Posts Tagged tahrir

Election Day, Revolution Blues, and a Bitter Coffee

I never thought the day would come when a year and a half after the revolution people would be rushing to the polls to elect a new president while I sit home and sip my coffee. I have to say that coffee never tasted so bitter.

On May 23 I went down and I voted for president. I was skeptical of those who chose the boycott. Yes the system was imperfect, but here was a chance and we had to grab it. I was full of hope and overwhelmed with memories of everything that we went through trying to bring down a 30 year old corrupt regime–only to discover less than a month after the president stepped down that the fight was in fact against a 60 year old military rule.

I still had hope because I believed in the man I was voting for. I had asked his representatives direct questions on how he proposed to rid the country of the military handcuffs and they had clear, concise, answers.

Today the second round of elections brings before us a military man with a history of corruption vs a Muslim Brotherhood man. Logic dictates to anyone who cares about the revolution that the man to vote for should be the second. Everyone knew that it was a tough but necessary choice. Some Egyptians abroad took pictures of themselves in front of the voting stations squeezing a lemon on their heads. It’s an Egyptian saying that if you have to gulp someone you can’t really take you squeeze a lemon on yourself and take them anyway.

Facts which further proved that the military was not up to a clean election were unraveling before us everyday. Lawyers’ appeals to enact a law drafted by parliament to ban old regime figures from participating in the election fell on the deaf ears of the constitutional court. And to top it, two days ago the military swept the institutions of the country clean. The parliament was dissolved, the military police were granted free action in the streets with civilians – and with the help of the judiciary – and the committee to draft the constitution was from now on going to be appointed by the military. In other words, the military was no longer ashamed to show us who’s the real boss of us. They’re coming out straight in the open and telling us, in our faces, that we don’t exist.

Uproar from most of the country’s activists and intellectual demanded from the brotherhood to withdraw officially in protest and to surround the parliament building with all of its members and to protest the blatant attack on legitimacy in the country. It became clear to everyone that we’re heading up against a dead end with a huge wall the size of the mountains of Moria! But do the brotherhood stand up to the magnitude of the catastrophe? Do they grab what may be their last chance of creating a united front and winning millions of people on their side? Oh no. They choose to walk on to the wall, dragging the whole country behind them, announcing that their way is the only way. Their way is the revolution. That will do nothing short of further stapling their role in Egypt’s history since the fall of Mubarak as pure pigheadedness. One that is actually stapling us all up that frightful wall.

And once again, the emotional blackmail resumes as if nothing happened. “Abstention from voting is a vote to the military man.” “Abstention from voting is surrender.” “Vote for the revolution.” And my favorite “Save the revolution!”

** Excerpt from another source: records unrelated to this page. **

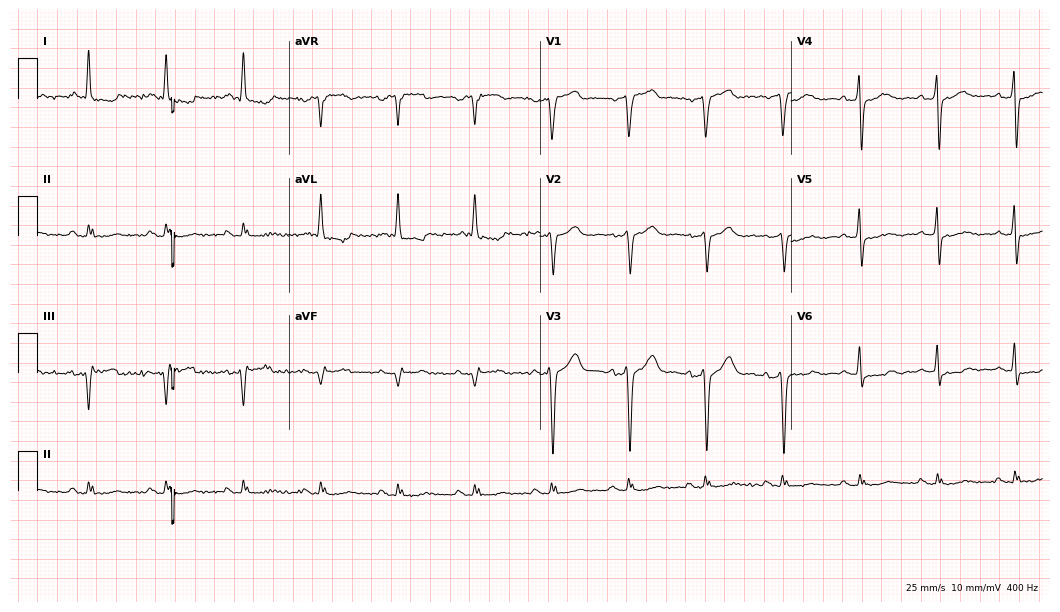
Electrocardiogram, a 68-year-old male patient. Of the six screened findings (first-degree AV block, right bundle branch block, left bundle branch block, sinus bradycardia, atrial fibrillation, sinus tachycardia), none is recorded.
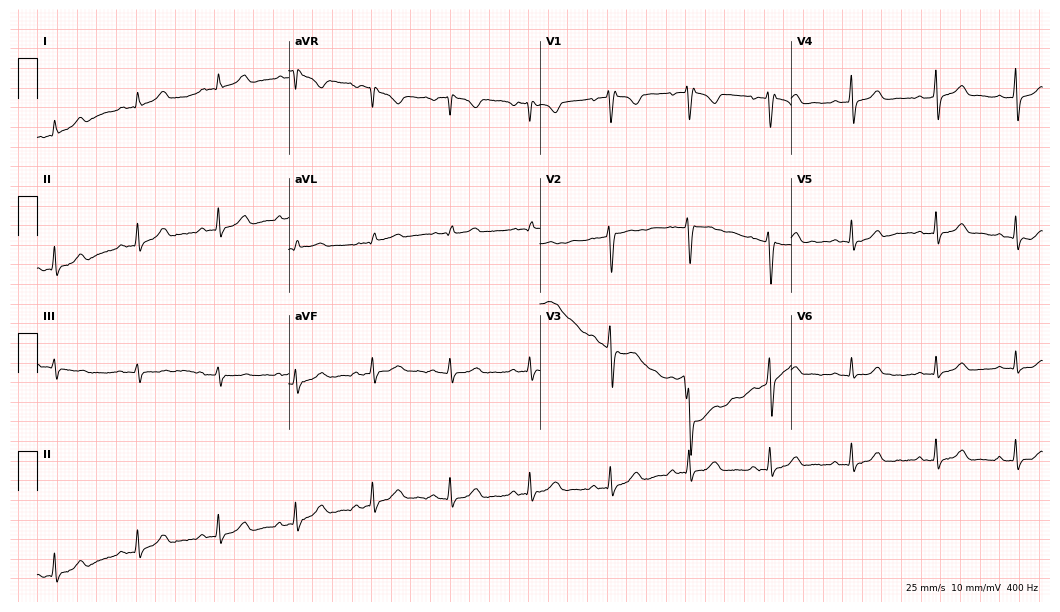
Electrocardiogram (10.2-second recording at 400 Hz), a 23-year-old female. Overall reading on record: normal ECG.
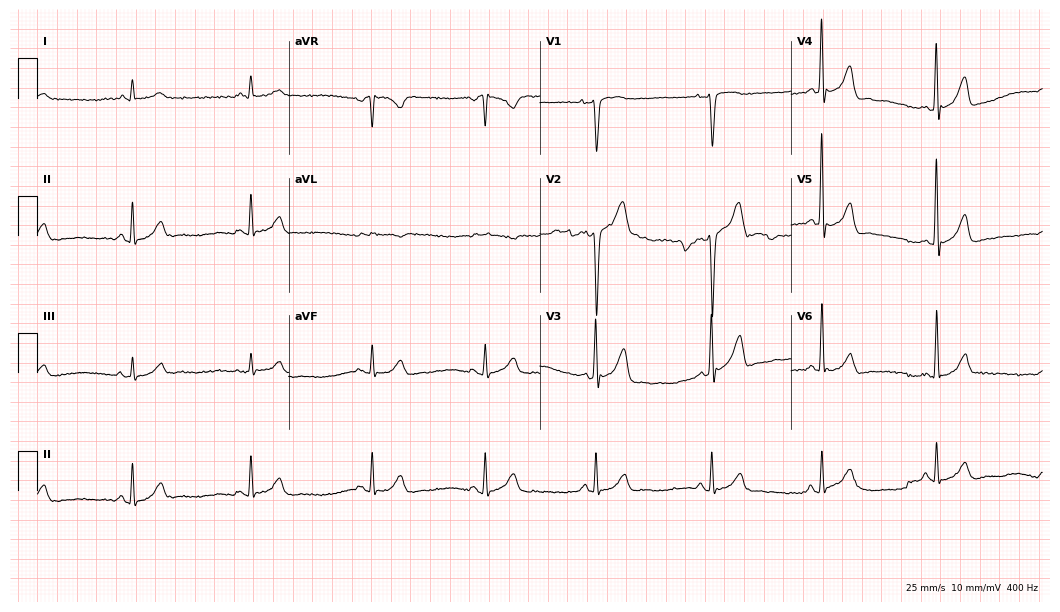
Resting 12-lead electrocardiogram. Patient: a male, 50 years old. None of these six findings is recorded: first-degree AV block, right bundle branch block, left bundle branch block, sinus bradycardia, atrial fibrillation, sinus tachycardia. Other findings, if any, are not listed.
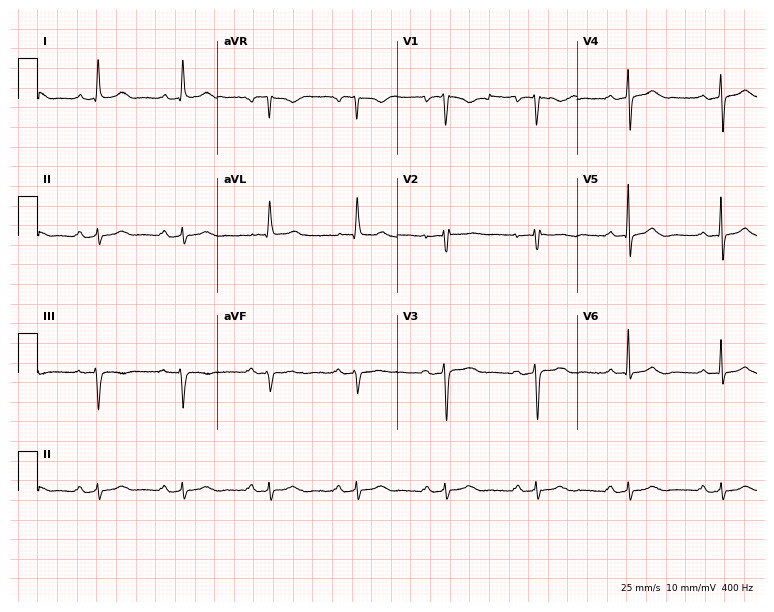
12-lead ECG from a male patient, 75 years old (7.3-second recording at 400 Hz). No first-degree AV block, right bundle branch block (RBBB), left bundle branch block (LBBB), sinus bradycardia, atrial fibrillation (AF) or sinus tachycardia recorded for this tracing. Findings outside these six are not listed.
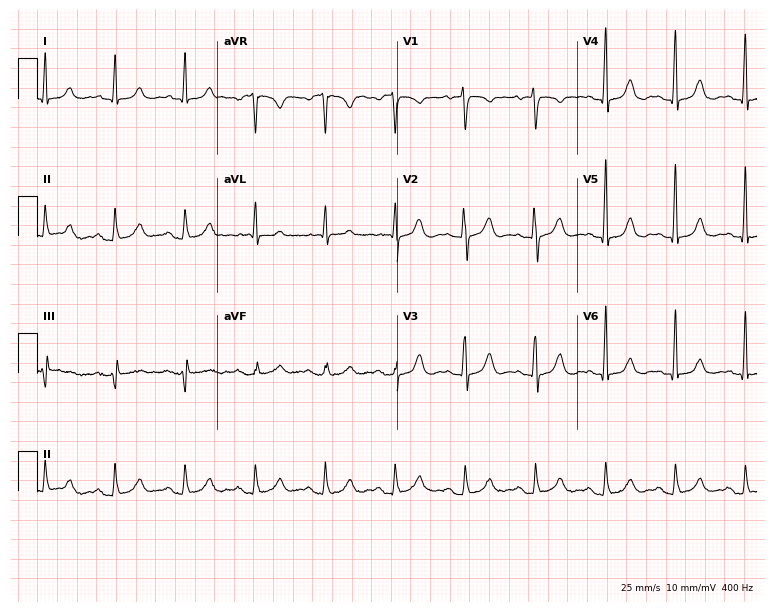
12-lead ECG from a 62-year-old female (7.3-second recording at 400 Hz). Recorded interpretation: within normal limits.
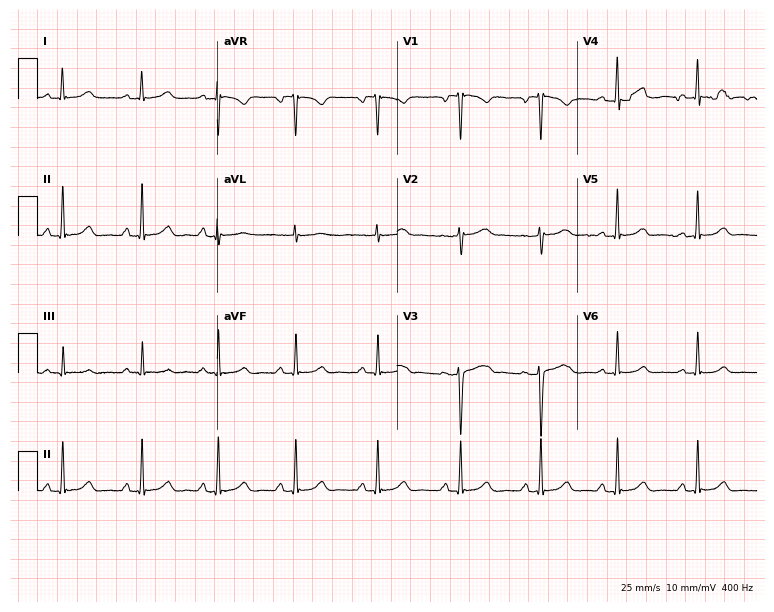
ECG (7.3-second recording at 400 Hz) — a woman, 19 years old. Labelled as a normal ECG.
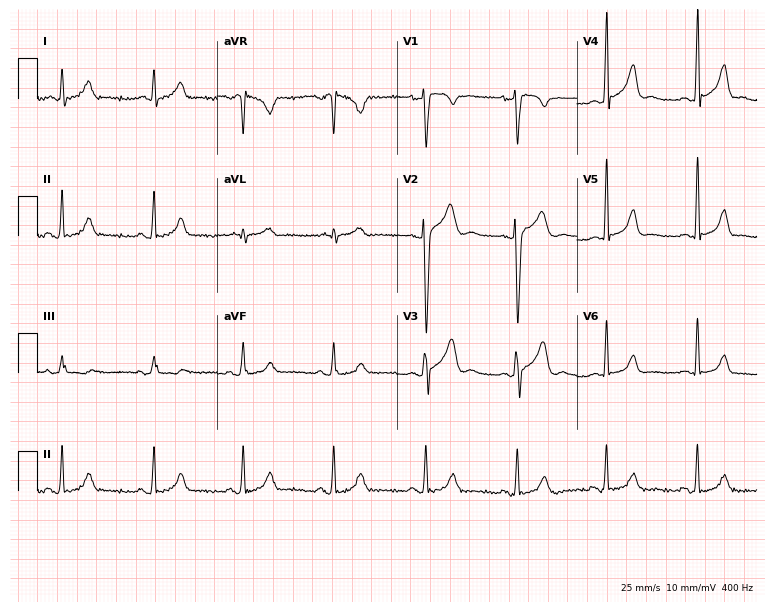
ECG (7.3-second recording at 400 Hz) — a 41-year-old male. Labelled as a normal ECG.

In the parliamentary elections that talk scared me. When the second round was between a brotherhood member and a salafi member, I rushed to vote for the brotherhood. I had to save the revolution. I had to save my country. I helped put up a man that was part of a majority in a parliament that let us all down, and not necessarily by choice, but by the mere fact that it was a powerless parliament under the military junta. And now the junta have flexed their muscles and roared and swept it away altogether.

And I’m now expected to believe that the next president will actually have powers.

We have no constitution, we are clueless as to what the president will be able to do, and we have no answers from the “revolution’s candidate” on what he plans to do in this mess. None of those that will vote for him have any answers. But somehow magically we believe that by moving on with the rest of the herd the military is shooing to the ballots we are saving our revolution.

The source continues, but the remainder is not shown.